I matrimoni saranno celebrati in una festa religiosa e civile. La scelta sarà libera dei giovani, né potranno contraddirla i genitori. Ed essendo spirito e anima della società di
San Leucio l’eguaglianza, sono abolite le doti. Io, re, darò la casa con gli arredi dell’arte e gli aiuti necessari alla nuova famiglia.
Voglio e comando che tra voi non siano testamenti. La sola giustizia naturale guidi le vostre correlazioni. I figli maschi e femmine succedano per parti uguali ai genitori, i genitori ai figli.
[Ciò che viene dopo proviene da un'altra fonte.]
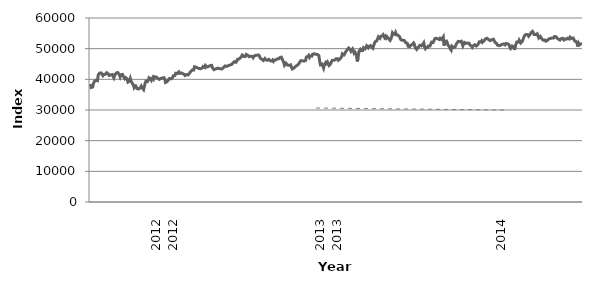
| Category | Series 0 |
|---|---|
|  | 38463.72 |
|  | 37341.29 |
|  | 37608.68 |
|  | 37516.2 |
|  | 38726.6 |
|  | 39288.13 |
|  | 39518.87 |
|  | 39660.19 |
|  | 39606.62 |
|  | 39542.67 |
|  | 41438.43 |
|  | 41732.3 |
|  | 42083.93 |
|  | 41912.98 |
|  | 42044.47 |
|  | 41792.46 |
|  | 41219.43 |
|  | 41581.98 |
|  | 41423.51 |
|  | 41616.3 |
|  | 41430.3 |
|  | 42161.4 |
|  | 42070.07 |
|  | 41669.41 |
|  | 41258.14 |
|  | 41499.43 |
|  | 41464.05 |
|  | 41605.56 |
|  | 41560.55 |
|  | 41533.87 |
|  | 40479.75 |
|  | 41236.46 |
|  | 41297.09 |
|  | 42068.69 |
|  | 42281.33 |
|  | 42209.33 |
|  | 41963.41 |
|  | 41529.19 |
|  | 40834.43 |
|  | 41526.42 |
|  | 41833.54 |
|  | 41608.37 |
|  | 41028.06 |
|  | 41267.16 |
|  | 40216.96 |
|  | 40562.55 |
|  | 40526.8 |
|  | 40141.26 |
|  | 39085.95 |
|  | 39305.37 |
|  | 39422.94 |
|  | 40273.65 |
|  | 39404.16 |
|  | 39278.24 |
|  | 38500.68 |
|  | 38157.26 |
|  | 37228.88 |
|  | 37255.68 |
|  | 37790.45 |
|  | 37887.74 |
|  | 36934.93 |
|  | 36852.75 |
|  | 36860.67 |
|  | 37178.24 |
|  | 37348.22 |
|  | 37793.58 |
|  | 37312.07 |
|  | 37287.97 |
|  | 36653.28 |
|  | 37707.25 |
|  | 38748.15 |
|  | 39417.95 |
|  | 39337.9 |
|  | 39286.64 |
|  | 39724.59 |
|  | 40511.78 |
|  | 40207.61 |
|  | 40187.43 |
|  | 39728.44 |
| 2012 | 40349.79 |
| 2012 | 40710.03 |
| 2012 | 40165.34 |
| 2012 | 40810.88 |
| 2012 | 40585.86 |
| 2012 | 40788.16 |
| 2012 | 41013.96 |
| 2012 | 40354.74 |
| 2012 | 40356.05 |
| 2012 | 39983.4 |
| 2012 | 39778.1 |
| 2012 | 40301.29 |
| 2012 | 40277.84 |
| 2012 | 40426.42 |
| 2012 | 40370.59 |
| 2012 | 40545.64 |
| 2012 | 40148.15 |
| 2012 | 38982.82 |
| 2012 | 39201.16 |
| 2012 | 39245.74 |
| 2012 | 39213.05 |
| 2012 | 39935.82 |
| 2012 | 40266.73 |
| 2012 | 40163.91 |
| 2012 | 40153.87 |
| 2012 | 39876.95 |
| 2012 | 40594.36 |
| 2012 | 41170.5 |
| 2012 | 41224.77 |
| 2012 | 41254 |
| 2012 | 41976.63 |
| 2012 | 41878.23 |
| 2012 | 41891.37 |
|  | 41997.92 |
|  | 42408.41 |
|  | 41940.79 |
|  | 41759.28 |
|  | 42095.04 |
|  | 41795.63 |
|  | 41852.69 |
|  | 41738.76 |
|  | 41600.89 |
|  | 41246.4 |
|  | 41077.44 |
|  | 41573.57 |
|  | 41731.43 |
|  | 41461.34 |
|  | 41627.2 |
|  | 42134.93 |
|  | 42503.57 |
|  | 42764.19 |
|  | 43010.58 |
|  | 42982.12 |
|  | 43047.41 |
|  | 44089.49 |
|  | 43896.55 |
|  | 43967.58 |
|  | 44173.5 |
|  | 43737.02 |
|  | 43701.32 |
|  | 43526.41 |
|  | 43822.42 |
|  | 43462.14 |
|  | 43763.3 |
|  | 43739.81 |
|  | 44183.21 |
|  | 44232.06 |
|  | 43840.23 |
|  | 44524.65 |
|  | 44376.95 |
|  | 44026.54 |
|  | 44234.24 |
|  | 44224.67 |
|  | 43988.28 |
|  | 44441.19 |
|  | 44353.53 |
|  | 44550.12 |
|  | 43759.43 |
|  | 43728.91 |
|  | 43145.55 |
|  | 43305.06 |
|  | 43374.6 |
|  | 43232.44 |
|  | 43581.92 |
|  | 43567.6 |
|  | 43600.51 |
|  | 43304.29 |
|  | 43429.42 |
|  | 43210.47 |
|  | 43368.99 |
|  | 43610.01 |
|  | 43825.87 |
|  | 43772.6 |
|  | 44369.05 |
|  | 44438.93 |
|  | 44218.33 |
|  | 44121.53 |
|  | 44436.63 |
|  | 44602.83 |
|  | 44655.24 |
|  | 44605.42 |
|  | 44787.84 |
|  | 45014.74 |
|  | 45293.43 |
|  | 45565.81 |
|  | 45772.59 |
|  | 46019.97 |
|  | 45538.45 |
|  | 45892.07 |
|  | 46517.46 |
|  | 46717.72 |
|  | 46653.84 |
|  | 46912.94 |
|  | 47089.1 |
|  | 47457.43 |
|  | 47920.75 |
|  | 47701.82 |
|  | 47479.87 |
|  | 47673.03 |
|  | 47460.59 |
|  | 48107.89 |
|  | 48222.72 |
|  | 47888.16 |
|  | 47589.33 |
|  | 47379.63 |
|  | 47407.28 |
|  | 47546.91 |
|  | 47440.8 |
|  | 47470.12 |
|  | 47086.54 |
|  | 47521.39 |
|  | 47661.37 |
|  | 47813.69 |
|  | 47936.61 |
|  | 47872.8 |
|  | 47733.24 |
|  | 47942.04 |
|  | 47613.95 |
|  | 46917.19 |
|  | 46840.15 |
|  | 46556.55 |
|  | 46674.78 |
|  | 46149.14 |
|  | 46329.66 |
|  | 46786.74 |
|  | 46399.26 |
|  | 46406.74 |
|  | 46211.54 |
|  | 46370.13 |
|  | 46508.27 |
|  | 46490.89 |
|  | 46051.76 |
|  | 45879.9 |
|  | 45948.12 |
|  | 46286.28 |
|  | 45868.35 |
|  | 46241.92 |
|  | 46280.36 |
|  | 46341.14 |
|  | 46137.7 |
|  | 46676.09 |
|  | 46762.65 |
|  | 46745.26 |
|  | 47074.39 |
|  | 46933.03 |
|  | 47223.68 |
|  | 47125.93 |
|  | 46068.24 |
|  | 45580.47 |
|  | 44585.1 |
|  | 44724.88 |
|  | 45247.9 |
|  | 45304.74 |
|  | 44623.89 |
|  | 44597.66 |
|  | 44590.97 |
|  | 44725.03 |
|  | 44724.14 |
|  | 43916.24 |
|  | 43364.7 |
|  | 43447.75 |
|  | 43665.21 |
|  | 43882.16 |
|  | 44162.18 |
|  | 43991.51 |
|  | 44541.73 |
|  | 44742.22 |
|  | 44943.16 |
|  | 45207.84 |
|  | 45771.11 |
|  | 46102.42 |
|  | 45992.03 |
|  | 46078.68 |
|  | 45851.8 |
|  | 45933.66 |
|  | 45687.76 |
|  | 46145.44 |
|  | 47277.1 |
|  | 47579.87 |
|  | 47476.64 |
|  | 47806.34 |
|  | 47175.79 |
|  | 47620.68 |
|  | 47805.94 |
|  | 47573.66 |
|  | 48209.65 |
|  | 48495.01 |
|  | 48324.52 |
|  | 48383.93 |
|  | 48152.82 |
|  | 48273.42 |
| 2013 | 48131.61 |
| 2013 | 48119.72 |
| 2013 | 47743.1 |
| 2013 | 45870 |
| 2013 | 44732.92 |
| 2013 | 44824.62 |
| 2013 | 44966.09 |
| 2013 | 44893.99 |
| 2013 | 43667.37 |
| 2013 | 44747.79 |
| 2013 | 44769 |
| 2013 | 45533.94 |
| 2013 | 45184.98 |
| 2013 | 45613.75 |
| 2013 | 45110.89 |
| 2013 | 44534.34 |
| 2013 | 44342.23 |
| 2013 | 45068.55 |
| 2013 | 45712.72 |
| 2013 | 46150.78 |
| 2013 | 46218.05 |
| 2013 | 46221.23 |
| 2013 | 46399.74 |
| 2013 | 46361.7 |
| 2013 | 46714.43 |
| 2013 | 46835.98 |
| 2013 | 46713.02 |
| 2013 | 46258.91 |
| 2013 | 46480.62 |
| 2013 | 46663.41 |
| 2013 | 46925.65 |
|  | 47370.81 |
|  | 48325.33 |
|  | 48458.44 |
|  | 47942.81 |
|  | 48306.55 |
|  | 48862.88 |
|  | 49125.36 |
|  | 49580.16 |
|  | 49747.66 |
|  | 50223.95 |
|  | 49976.48 |
|  | 49772.46 |
|  | 49162.16 |
|  | 49128.05 |
|  | 49895.1 |
|  | 49818.48 |
|  | 48537.65 |
|  | 48871.98 |
|  | 49187.22 |
|  | 47919.09 |
|  | 45830.66 |
|  | 46717.04 |
|  | 48961.51 |
|  | 49437.02 |
|  | 49771.55 |
|  | 49348.61 |
|  | 49434.46 |
|  | 49413.33 |
|  | 50300.53 |
|  | 50308.19 |
|  | 49955.87 |
|  | 49979.47 |
|  | 50936.34 |
|  | 50819.81 |
|  | 50301.85 |
|  | 50782.48 |
|  | 50803.4 |
|  | 50982.03 |
|  | 50601.24 |
|  | 50338.71 |
|  | 50137.88 |
|  | 50335.02 |
|  | 51806.83 |
|  | 52230.47 |
|  | 52520.91 |
|  | 52590.73 |
|  | 52861.41 |
|  | 53853.55 |
|  | 53781.81 |
|  | 53389.74 |
|  | 53994.46 |
|  | 53887.13 |
|  | 54180.04 |
|  | 54536.95 |
|  | 54095.32 |
|  | 53607.86 |
|  | 53989.37 |
|  | 53504.47 |
|  | 53924.01 |
|  | 53785.07 |
|  | 53305.36 |
|  | 53358.29 |
|  | 52681.33 |
|  | 53127.16 |
|  | 53896.03 |
|  | 55136.81 |
|  | 54778.86 |
|  | 54778.8 |
|  | 54621.21 |
|  | 55246.4 |
|  | 54544.73 |
|  | 54678.66 |
|  | 54420.19 |
|  | 54704.89 |
|  | 53934.52 |
|  | 53276.83 |
|  | 52867.03 |
|  | 52597.13 |
|  | 52727.52 |
|  | 52881.29 |
|  | 52692.63 |
|  | 52643.16 |
|  | 51947.96 |
|  | 51761.82 |
|  | 51736.02 |
|  | 50779.25 |
|  | 50971.57 |
|  | 50631.75 |
|  | 51097.75 |
|  | 51362.3 |
|  | 51267.29 |
|  | 51284.25 |
|  | 51865.89 |
|  | 51497.81 |
|  | 50444.78 |
|  | 50482.93 |
|  | 49753.03 |
|  | 49796.5 |
|  | 50444.23 |
|  | 50605.74 |
|  | 51098.55 |
|  | 51288.7 |
|  | 50925.12 |
|  | 50917.69 |
|  | 51506.82 |
|  | 51906.45 |
|  | 50593.45 |
|  | 50041.93 |
|  | 50433.71 |
|  | 50128.34 |
|  | 50417.17 |
|  | 50831.61 |
|  | 51121.82 |
|  | 50836.32 |
|  | 51076.06 |
|  | 52138.87 |
|  | 52137.9 |
|  | 52024.29 |
|  | 52581.53 |
|  | 53231.44 |
|  | 53349.65 |
|  | 53397.03 |
|  | 53435.4 |
|  | 53208.77 |
|  | 53471.61 |
|  | 52967.02 |
|  | 53400.11 |
|  | 53687.8 |
|  | 52983.97 |
|  | 52906.04 |
|  | 53811.3 |
|  | 51005.81 |
|  | 52303.63 |
|  | 52216.05 |
|  | 52487.84 |
|  | 51954.46 |
|  | 51155.33 |
|  | 51226.9 |
|  | 50517.28 |
|  | 49878.65 |
|  | 49520.84 |
|  | 50811.88 |
|  | 50651.51 |
|  | 50360.09 |
|  | 50555.93 |
|  | 50503.6 |
|  | 51150.79 |
|  | 51684.41 |
|  | 51642.99 |
|  | 52373.47 |
|  | 52660.68 |
|  | 52280.5 |
|  | 52449.94 |
|  | 52429.68 |
|  | 52580.73 |
|  | 50913.63 |
|  | 51510.98 |
|  | 52026.61 |
|  | 51936.09 |
|  | 51705.76 |
|  | 51497.7 |
|  | 51842.78 |
|  | 51892.77 |
|  | 51782.38 |
|  | 51198.42 |
|  | 50873.54 |
|  | 50851.25 |
|  | 50451.79 |
|  | 50897.34 |
|  | 51047.96 |
|  | 51264.01 |
|  | 50944.5 |
|  | 50858.58 |
|  | 51070.22 |
|  | 51244.43 |
|  | 51391.94 |
|  | 52244.13 |
|  | 52413.38 |
|  | 52187.17 |
|  | 52553.48 |
|  | 52066.97 |
|  | 52326.4 |
|  | 52527.75 |
|  | 52901.29 |
|  | 53233.18 |
|  | 53054.18 |
|  | 53368.74 |
|  | 53120.87 |
|  | 52927.91 |
|  | 52759.01 |
|  | 52618.29 |
|  | 52943.98 |
| 2014 | 52937.45 |
| 2014 | 52923.26 |
| 2014 | 53084.62 |
| 2014 | 52870.49 |
| 2014 | 52096.37 |
| 2014 | 51815.43 |
| 2014 | 51713.44 |
| 2014 | 51191.13 |
| 2014 | 50951.73 |
| 2014 | 50974.9 |
| 2014 | 50716.2 |
| 2014 | 51085.89 |
| 2014 | 51310.6 |
| 2014 | 51408.74 |
| 2014 | 51445.92 |
| 2014 | 51527.37 |
| 2014 | 51315.91 |
| 2014 | 51228.68 |
| 2014 | 51667.6 |
| 2014 | 51540.81 |
| 2014 | 51608.79 |
| 2014 | 51568.84 |
| 2014 | 51275.06 |

Se mancheranno eredi, andranno i beni del defunto al Monte e alla cassa degli orfani. Le esequie semplici, devote, senza alcuna distinzione saran fatte dal parroco a spese della casa.
Tutti i fanciulli, tutte le fanciulle impareranno alle scuole normali il leggere, lo scrivere, il far di conti. I magistrati del popolo risponderanno dell’adempimento.
I quali magistrati, detti Seniori, verranno eletti in solenne adunanza civile dei capi di famiglia, per voto segreto e maggioranza di voti.
Nei giorni festivi, dopo santificata la festa e presentato il lavoro della settimana, gli addetti all’armi andranno agli esercizi militari perciocché il vostro primo dovere è verso la patria: voi col sangue e con le opere dovrete difenderla e onorarla».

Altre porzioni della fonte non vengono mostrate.